European markets and US futures are trading sharply higher today building on the optimism around the US-China trade talks. We have seen significant increase in the numbers of investors who have added risk assets in their portfolio on the back of this. Just to put things in perspective, the S&P 500 broke its 50-day moving average, a signal that bulls are back in the race and perhaps a bottom is in place as long as we do not move this critical moving average. This all happened after a report which mentioned that the US Treasury secretary Steven Mnuchin has proposed easing Chinese tariffs. Although, the Treasury didn’t confirm this but the market has bought this for now and if this turns out to be a junk, the selloff would be intense.

Another way of looking at the risk on trade is to focus on the global equity market and this shows that the global equities are on track to record four consecutive weeks of gain, something which we have not experienced since July last year.

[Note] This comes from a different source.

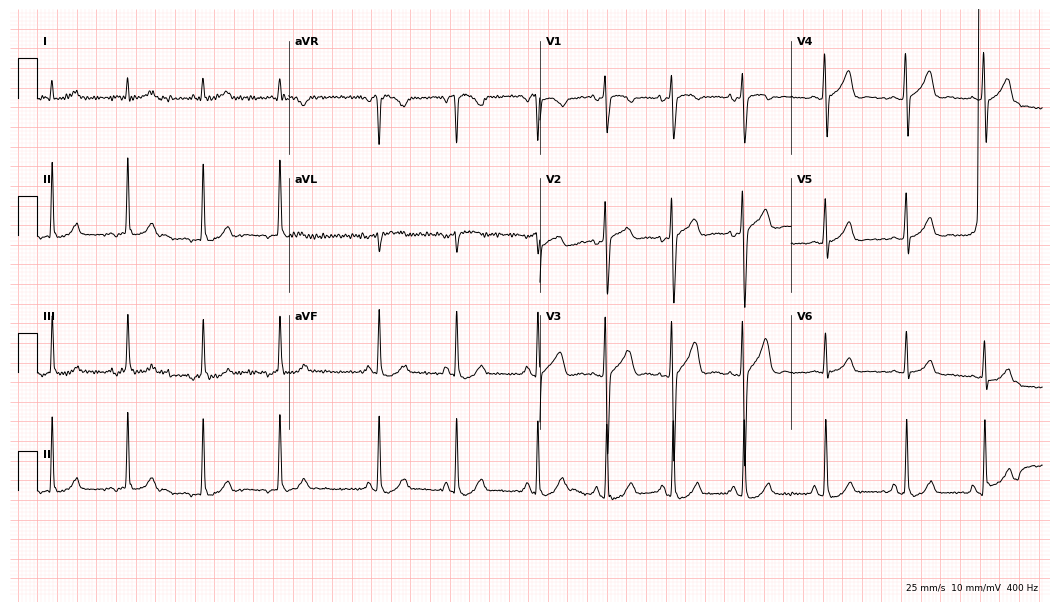
12-lead ECG (10.2-second recording at 400 Hz) from a male patient, 32 years old. Screened for six findings — first-degree AV block, right bundle branch block, left bundle branch block, sinus bradycardia, atrial fibrillation, sinus tachycardia — none is recorded.

I think investors are also confident because of the recent prints of the US economic data such as the Philadelphia’s factory index which bounced strongly back during the month of January, this is after recording three months of losses. Moreover the upbeat tone from the Chicago’s Fed president also supported the current momentum who has shown no signs of any immediate concern about the US economy.

One of the asset which has taken no time to show the direct reaction because of the possibility of a deal to occur between the US and China is oil. It has extended its third week of gains and the WTI has moved towards the 53 mark. Of course, the move is based on the hopes that improving trade relations between the two biggest economies of the world would only improve the demand for oil because there is no doubt that the Chinese economy has suffered because of the trade war as well as the US economy. The resistance level which we are watching is the high of December, sits at 54.77. The support is at 47.53.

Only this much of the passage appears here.